We present Swim2Real, a pipeline that calibrates a 16-parameter robotic fish simulator from swimming videos using vision-language model (VLM) feedback, requiring no hand-designed search stages. Calibrating soft aquatic robots is particularly challenging because nonlinear fluid-structure coupling makes the parameter landscape chaotic, simplified fluid models introduce a persistent sim-to-real gap, and controlled aquatic experiments are difficult to reproduce. Prior work on this platform required three manually tailored stages to handle this complexity. The VLM compares simulated and real videos and proposes parameter updates. A backtracking line search then validates each step size, tripling the accept rate from 14% to 42% by recovering proposals where the direction is correct but the magnitude is too large. Swim2Real calibrates all 16 parameters simultaneously, most closely matching real fish velocities across all motor frequencies (MAE = 7.4 mm/s, 43% lower than the next-best method), with zero outlier seeds across five runs. Motor commands from the trained policy transfer to the physical fish at 50 Hz, completing the pipeline from swimming video to real-world deployment. Downstream RL policies swim 12% farther than those from BayesOpt-calibrated simulators and 90% farther than CMA-ES. These results demonstrate that VLM-guided calibration can close the sim-to-real gap for aquatic robots directly from video, enabling zero-shot RL transfer to physical swimmers without manual system identification, a step toward automated, general-purpose simulator tuning for underwater robotics.

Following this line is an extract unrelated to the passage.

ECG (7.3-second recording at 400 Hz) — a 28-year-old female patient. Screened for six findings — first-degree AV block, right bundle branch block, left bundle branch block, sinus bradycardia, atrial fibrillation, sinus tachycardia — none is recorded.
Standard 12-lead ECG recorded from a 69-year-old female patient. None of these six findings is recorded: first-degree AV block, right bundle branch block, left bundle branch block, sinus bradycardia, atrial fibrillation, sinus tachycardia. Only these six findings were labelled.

Paper Structure (23 sections, 3 equations, 7 figures, 2 tables, 1 algorithm)

This paper contains 23 sections, 3 equations, 7 figures, 2 tables, 1 algorithm.

Figures (7)

  • Figure 1: Swim2Real calibrates a robotic fish simulator from video and deploys the resulting RL policy on hardware, with no hand-designed search stages. Stage 1: a VLM compares simulated and real swimming videos, proposes parameter adjustments, and a backtracking line search validates the step size, iterating for up to 40 evaluations. Stage 2: the calibrated simulator trains an RL policy that swims 12% farther than BayesOpt-calibrated policies. Motor commands from the trained policy are deployed on the physical fish at 50 Hz.

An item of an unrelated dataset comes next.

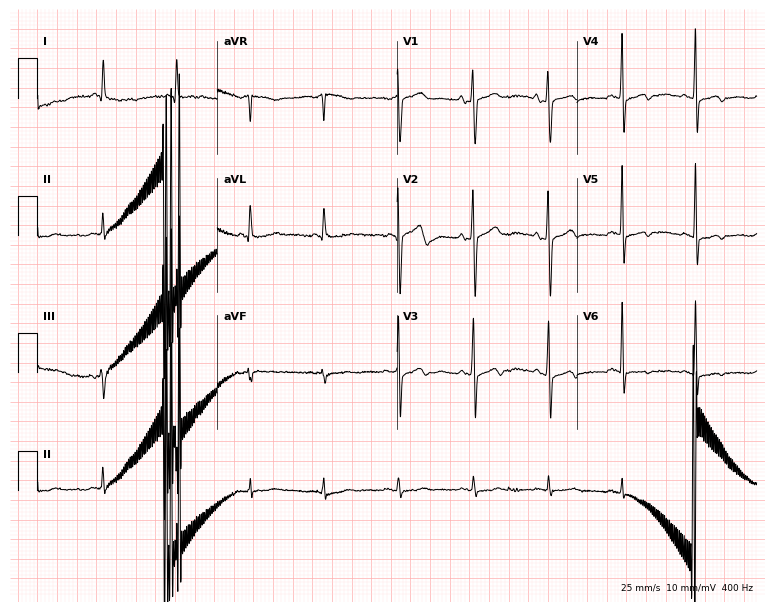
Resting 12-lead electrocardiogram. Patient: a 66-year-old female. None of these six findings is recorded: first-degree AV block, right bundle branch block, left bundle branch block, sinus bradycardia, atrial fibrillation, sinus tachycardia.

  • Figure 2: One iteration of the backtracking line search. The VLM diagnoses a physical discrepancy and proposes updated parameters $\theta'$. The full step ($\beta^0\!=\!1.0$) overshoots, but halving the step size ($\beta^1\!=\!0.5$) yields an improvement over $\mathcal{L}_\mathrm{best}$ and is accepted. This triples the accept rate from 14% to 42% compared to evaluating only the full step.
  • Figure 3: (a) CAD cross-section showing the antagonistic tendon arrangement that crosses at the tail midpoint to produce an S-bend. (b) Block diagram of the onboard electronics. (c) The tendon-driven fish robot platform with annotated components. A single motor drives the full range of swimming gaits used for calibration and RL deployment.
  • Figure 4: Chronophotography of swimming at 1.5 Hz (3 snapshots, increasing opacity). Top: real fish (overhead). Middle: Swim2Real-calibrated simulator (51 mm error). Bottom: CMA-ES calibration (123 mm error). Swim2Real reproduces the body shape and forward progression of the real fish, while CMA-ES exhibits incorrect posture and reduced thrust.
  • Figure 5: Best-so-far L2 error (mean across 5 seeds, with dots showing individual seed final values). (a) All five Swim2Real seeds fall within 50.2--53.2 mm, while CMA-ES collapses on 2 of 5. (b) The line search triples the accept rate (42% vs. 14%), so Swim2Real reaches ${\sim}51$ mm in ${\sim}$16 VLM calls while the no-line-search ablation requires 39.